Зима сияла и скалилась, продувая сокрушенно качающийся сад навылет, крошевом секло по отмороженным щекам, но впереди слышалась разухабистая гармоника, танцевали враскачку какие-то фольклорные бабы в шалях, плыл парок из пластиковых стаканчиков, и вообще гулялось.
Всем, кроме двоих, взявшихся выяснять отношения.
– У тебя сегодня последний день, Саркисик. Последний день, когда ты можешь мне что-то доказать.
Вера шла взвинченной сильной походкой, топча сугробы, будто не разбирая дороги. Он впервые не знал, чем ей помочь.
Впереди на снегу чернел помост с гирями, каркали вороны на шатровом куполе Вознесения Господня.
Словно эшафот, подумалось Саркису.
– Подожди меня.
– Ой, не надо, я не буду ждать.
– Почему? Будет здорово!
Он подбежал к помосту, где собиралась толпа. Затейник выкликал желающих дернуть. Верзила, с виду бывший морпех, протиснулся к помосту, поплевал на руки.
– Шесть! Семь! Восемь! – заорали в толпе. Многие были пьяны и слегка толкались, чтобы лучше видеть.

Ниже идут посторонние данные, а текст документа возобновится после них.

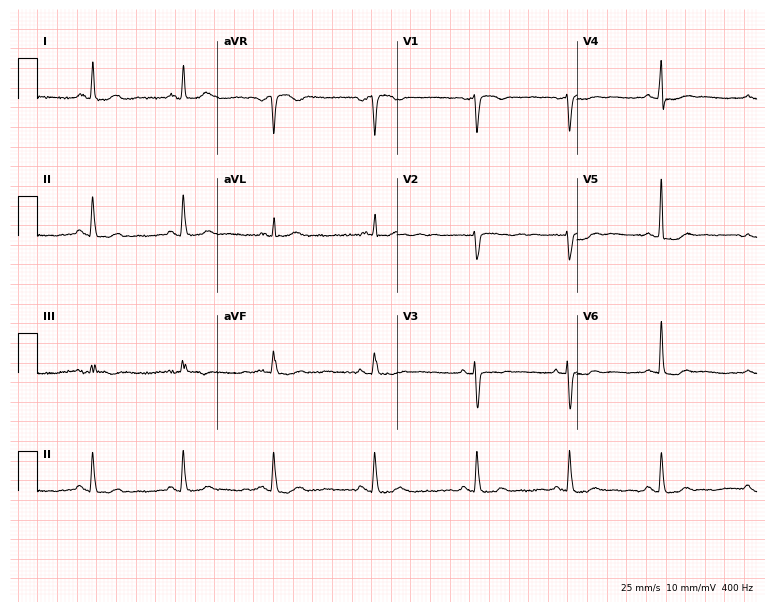
Standard 12-lead ECG recorded from a 39-year-old female patient (7.3-second recording at 400 Hz). Read as a normal ECG.
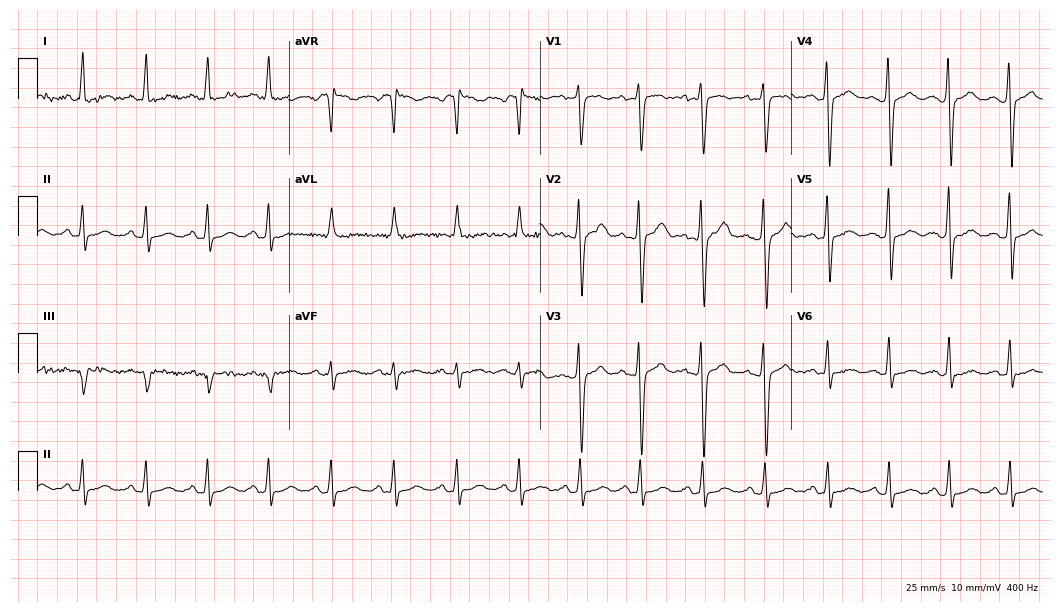
12-lead ECG from a female patient, 29 years old. Labelled as a normal ECG.
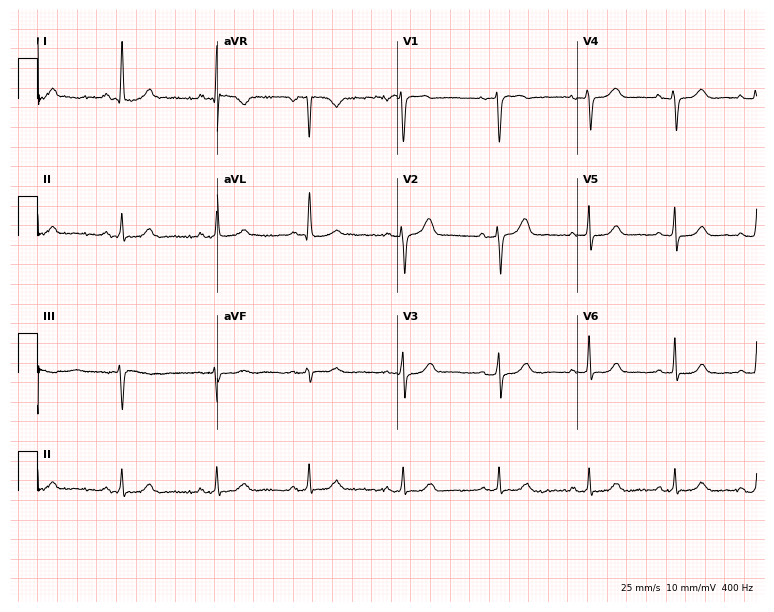
Electrocardiogram (7.3-second recording at 400 Hz), a female patient, 71 years old. Of the six screened findings (first-degree AV block, right bundle branch block (RBBB), left bundle branch block (LBBB), sinus bradycardia, atrial fibrillation (AF), sinus tachycardia), none is recorded.

Морпех жал быстро, через минуту он выдохся, опустил на грудь и терял силы, хватая ртом воздух. Через два раза он грохнул гирю на помост, потирая плечо. «Двадцать семь». На правой. Левой он едва докачал до двадцати и был тут же нахлобучен шапкой. Румяная девица застегивала ему куртку, отряхивала брючину. Саркис оглянулся на Веру. Она стояла с безразличным видом. Он скинул бушлат в снег и вышел.
– Раз! Два! Три!
Ток крови напрягся в нем, ускоряясь до бешеного предела. Шло хорошо, то ли от отчаяния, то ли от мороза.
– Двадцать один! Двадцать два!
Еще десять, хотя бы десять.
– Двадцать восемь! Двадцать девять!
Трудно. Очень. Едва…
Саркис вырвал над головой и посмотрел на Веру.
Она улыбалась разорванной улыбкой, готовая повернуться. Она уходила.
– Тридцать три! Тридцать четыре!
– Вот молодец парень, а ну поддержим! – заорал массовик, бледный комсец с залысинами.
Толпа заорала так, что рука довела до тридцати шести и сдалась. Все.
– Реко-о-орд!
Веру передернуло. Она начала хохотать, бросаясь на колени, взмахивая руками.
Он сменил руку.
– Раз!
Вера закричала через ряды, пробиваясь к нему, расталкивая спины с брезгливым выражением, будто не она, а ее толкали.
– Пять! Шесть!
– Слышишь? Я все равно не люблю тебя! Слышишь, ты?
Голос толпы стал смолкать.
– Я знаю, что это гадко! С тобой я чувствую себя гадиной! Я никогда тебе этого не прощу! Слышишь? Животное! Брось свою железяку! Немедленно!